Бенеш особо подчеркнул, что, по его убеждению, в московских процессах, особенно в процессе Тухачевского, дело шло вовсе не о шпионах и диверсиях, а о прямой и ясной заговорщицкой деятельности с целью ниспровержения существующего строя. <...> Тухачевский, Якир, Путна (Бенеш почти все время называл только этих трех), конечно, не были шпионами, но они были заговорщиками. Тухачевский — дворянин, офицер, и у него были друзья в официальных кругах не только Германии, но и Франции (со времени совместного плена в Германии и попыток Тухачевского к бегству). Тухачевский не был и не мог быть российским Наполеоном.
Но Бенеш хорошо представляет себе, что перечисленные качества Тухачевского плюс его германские традиции, подкрепленные за советский период контактами с рейхсвером (Бенеш по привычке называл рейхсвером вооруженные силы Германии, именовавшиеся с 1935 года вермахтом. — Авт.), могли сделать его очень доступным германскому влиянию и в гитлеровский период.
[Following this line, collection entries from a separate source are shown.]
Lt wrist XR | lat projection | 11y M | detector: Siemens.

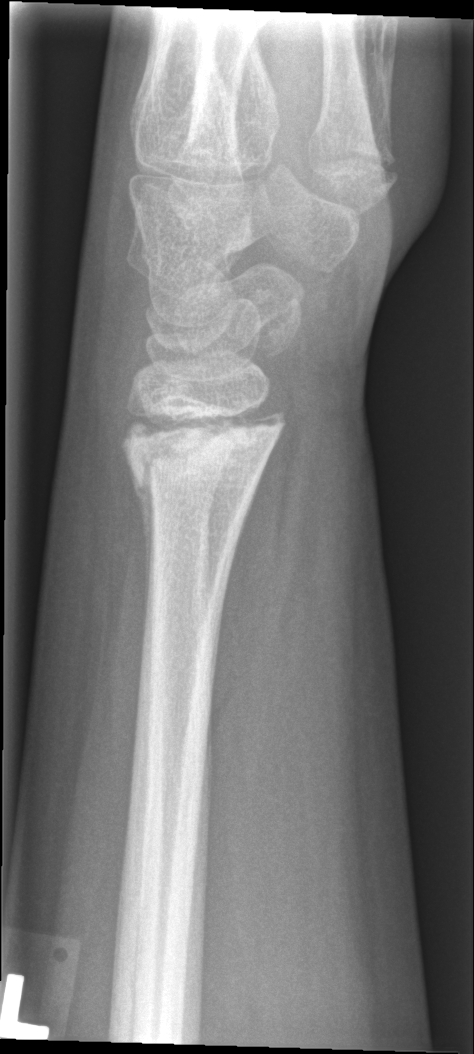
(pixel coordinates, top-left origin, xyxy)
Periosteal new bone = 1 @ (138, 484, 155, 570)
Fx = (125, 430, 265, 505)
Osteopenia = present
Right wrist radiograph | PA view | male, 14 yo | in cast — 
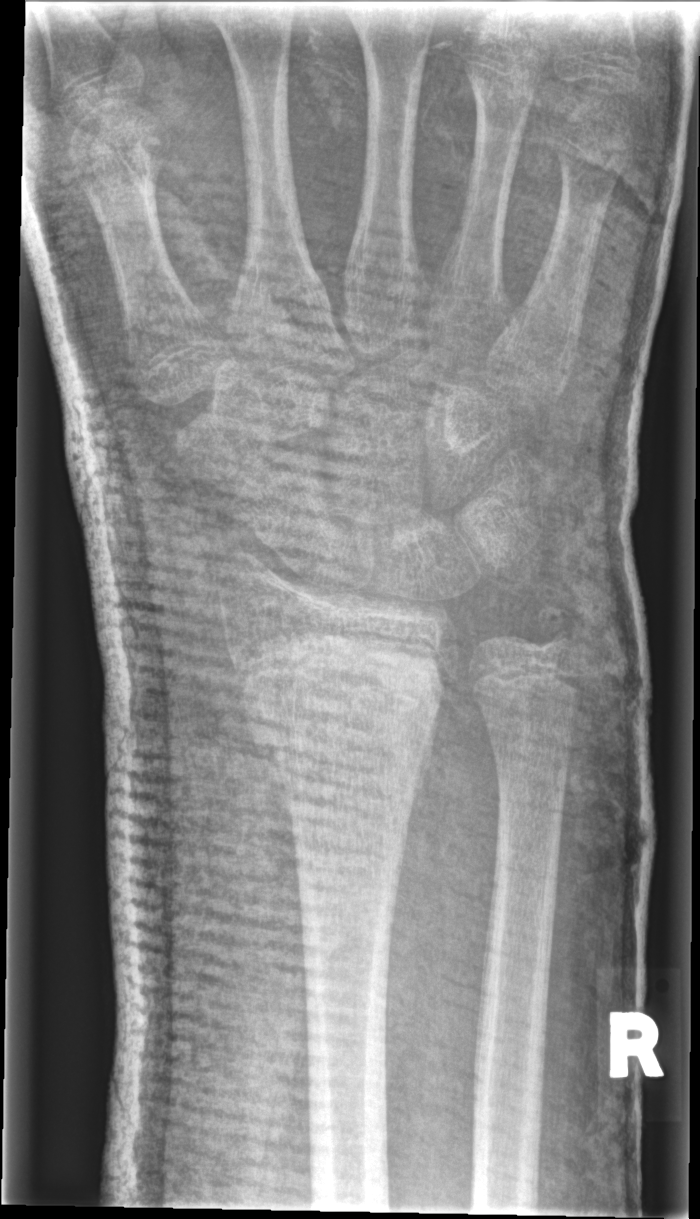
Bone fractures — 236,655,447,788 | 526,601,591,667.
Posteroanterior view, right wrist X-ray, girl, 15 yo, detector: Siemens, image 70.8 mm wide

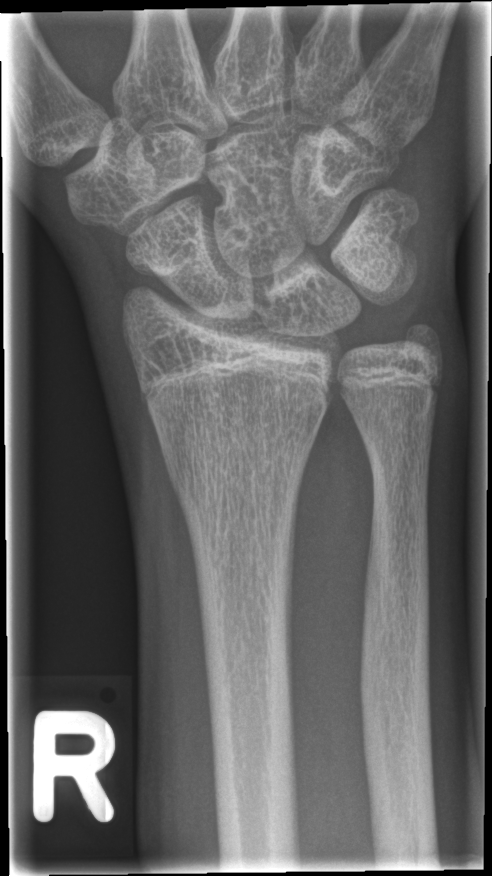 Fx: none labeled

Тухачевский мог совершенно не осознавать, что совершает преступление поддержкой контакта с рейхсвером. Особенно если представить себе, что Тухачевский видел единственное спасение Родины в войне рука об руку с Германией против остальной Европы, в войне, которая осталась единственным средством вызвать мировую революцию, то можно даже представить, что Тухачевский казался сам себе не изменником, а даже спасителем Родины...
В связи с изложенным следует отметить, что Бенеш под большим секретом заявил мне следующее: во время пребывания Тухачевского во Франции в прошлом году Тухачевский вел разговоры совершенно частного характера со своими личными друзьями французами. Эти разговоры точно известны французскому правительству, а от последнего и Бенешу. В этих разговорах Тухачевский весьма серьезно развивал тему возможности советско-германского сотрудничества и при Гитлере, так сказать, тему «нового Рапалло». Бенеш утверждает, что эти разговоры несколько обеспокоили Францию.
Развивая тезис «субъективного фактора», Бенеш, между прочим, говорил, что ряд лиц мог руководствоваться такими побуждениями, как неудовлетворенность положением, жажда славы, беспринципный авантюризм и т. д. В этой связи он упомянул еще раз Якира и Путну. О последнем Бенеш знает, что он был под Варшавой со своей 27-й дивизией и, очевидно, «не мог помириться с тем, что от него ускользнула слава покорителя Варшавы».
В связи с этим же Бенеш упомянул о Ягоде. Он высказал предположение, что Ягода знал все о заговоре и занимал выжидательную позицию, что из этого выйдет. Пьяница, развратник и беспринципный человек, Ягода мог бы попытаться сыграть роль Фуке (Фуше, французский министр полиции во времена Наполеона. — Авт.) из эпохи Великой французской революции... Бенеш прямо заявил, что политическая полиция во всех государствах представляет собой сборище бандитов и двойников.
Бенеш был уверен в победе «сталинского режима» именно потому, что этот режим не потерял морали, в то время как крикуны о перманентной революции явно не были на моральной высоте. В Москве расстреливают из-менников, и т. н. европейский свет приходит в ужас. Это лицемерие. Бенеш не только отлично понимает, но и прямо одобряет московский образ действий. Москва продолжает жить в эпоху революции...
Бенеш напомнил, что в разговоре со мной (кажется 22.IV. с. г.) он говорил: почему бы СССР и не договориться с Германией? Я ответил, что помню, и признался, что меня тогда очень удивила эта часть разговора, как совершенно выпадающая из рамок обычного рода мыслей Бенеша. Лукаво смеясь, Бенеш ответил, что теперь может объяснить мне скрытый смысл своего тогдашнего разговора. Свои объяснения Бенеш просил считать строго секретными и затем рассказал следующее: начиная с января месяца текущего года Бенеш получал косвенные сигналы о большой близости между рейхсвером и Красной армией. С января он ждал, чем это закончится.
Чехословацкий посланник Мастный в Берлине является исключительно точным информатором. <...> У Мастного в Берлине было два разговора с выдающимися представителями рейхсвера. Мастный их сфотографировал, видимо, сам не понимая, что они обозначают. Бенеш даже сомневается, сознавали ли эти представители рейхсвера, что они выдают свой секрет. Но для Бенеша из этих разговоров стало ясно, что между рейхсвером и Красной армией существует тесный контакт. Бенеш не мог знать о том, что это контакт с изменниками. Для него возникала проблема, что делать, если советское правительство действительно вернется к какой-нибудь политике «нового Рапалло».